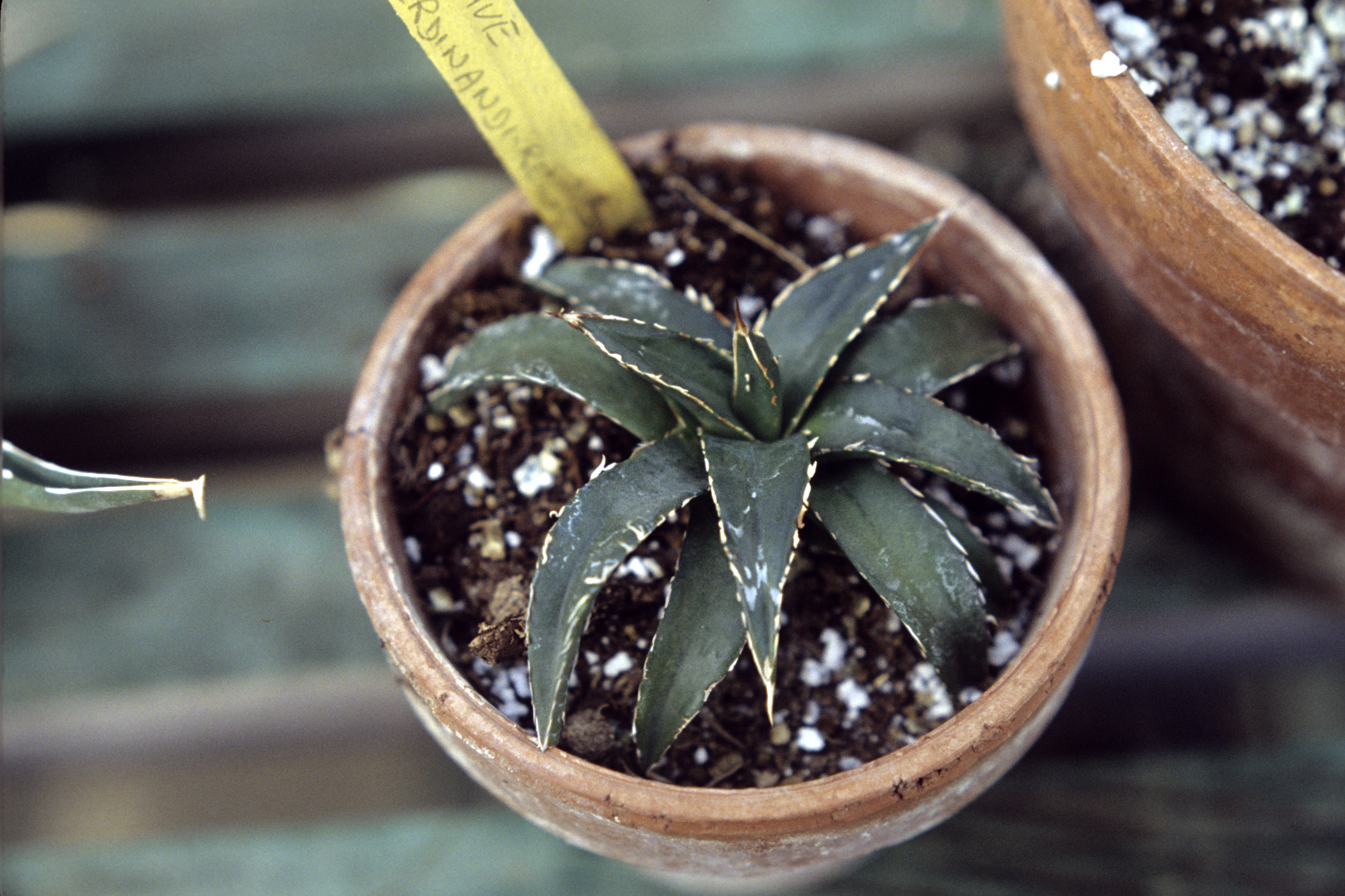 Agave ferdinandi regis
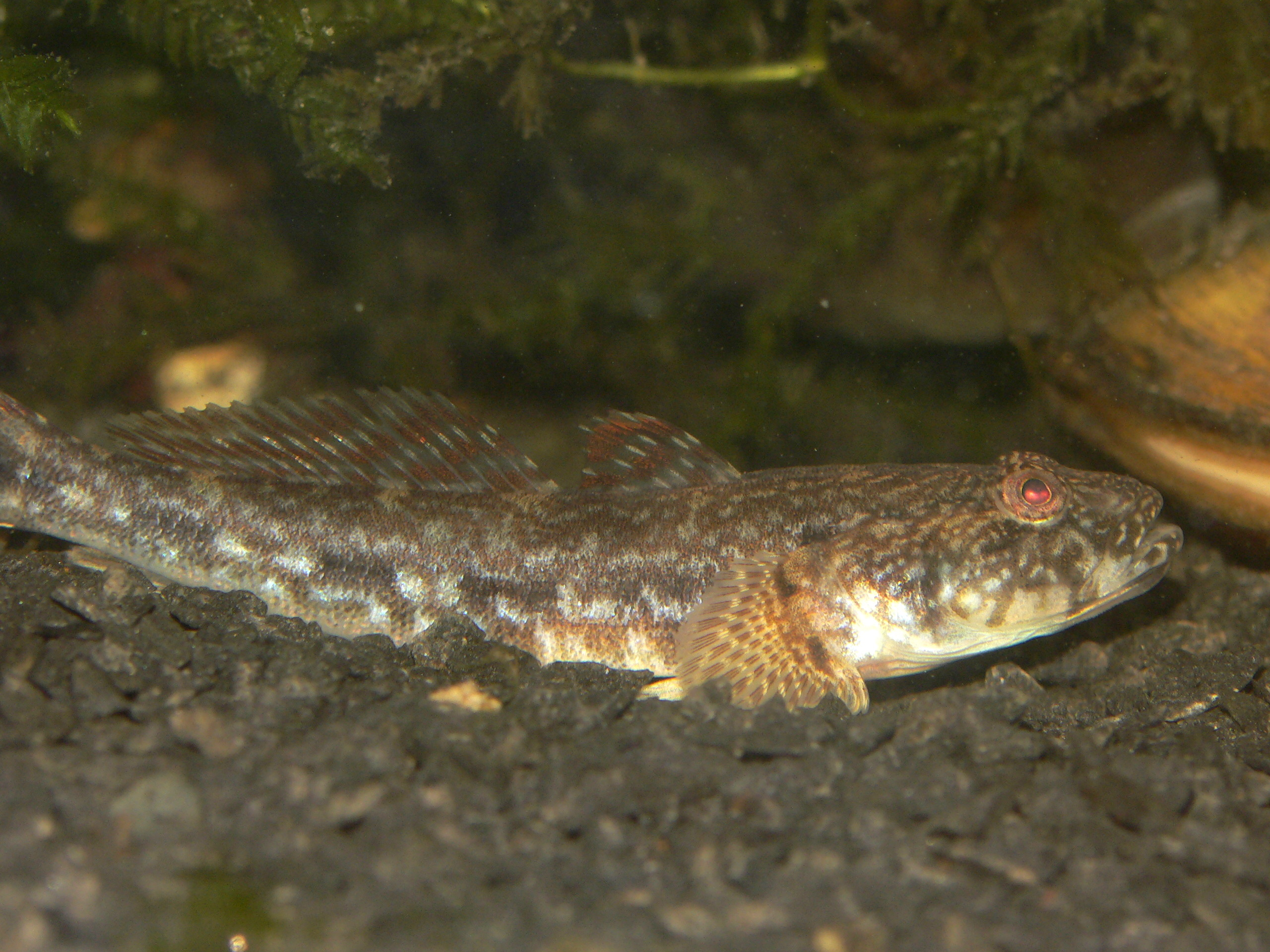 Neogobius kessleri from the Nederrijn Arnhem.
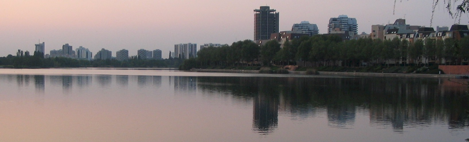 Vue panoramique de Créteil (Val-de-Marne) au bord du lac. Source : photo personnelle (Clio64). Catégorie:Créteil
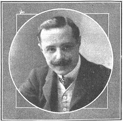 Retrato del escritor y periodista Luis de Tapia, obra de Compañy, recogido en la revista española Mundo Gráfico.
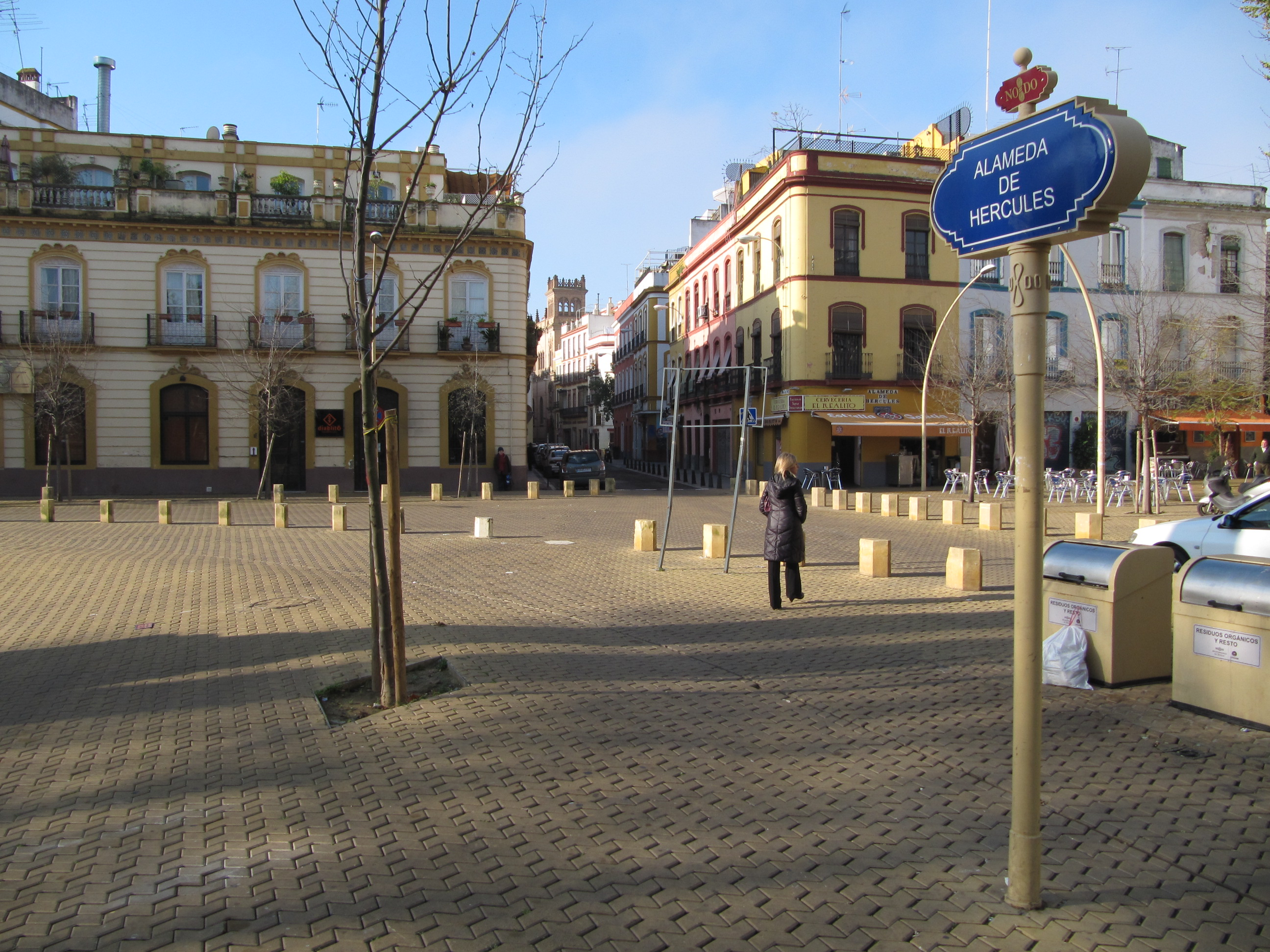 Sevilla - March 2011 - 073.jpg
------------------------------------------------
== What to work on ==
Make an exact copy of all the material, but keep the pictures out of it.

== Result ==
 Agave ferdinandi regis
 Neogobius kessleri from the Nederrijn Arnhem.
 Vue panoramique de Créteil (Val-de-Marne) au bord du lac. Source : photo personnelle (Clio64). Catégorie:Créteil
 Retrato del escritor y periodista Luis de Tapia, obra de Compañy, recogido en la revista española Mundo Gráfico.
 Sevilla - March 2011 - 073.jpg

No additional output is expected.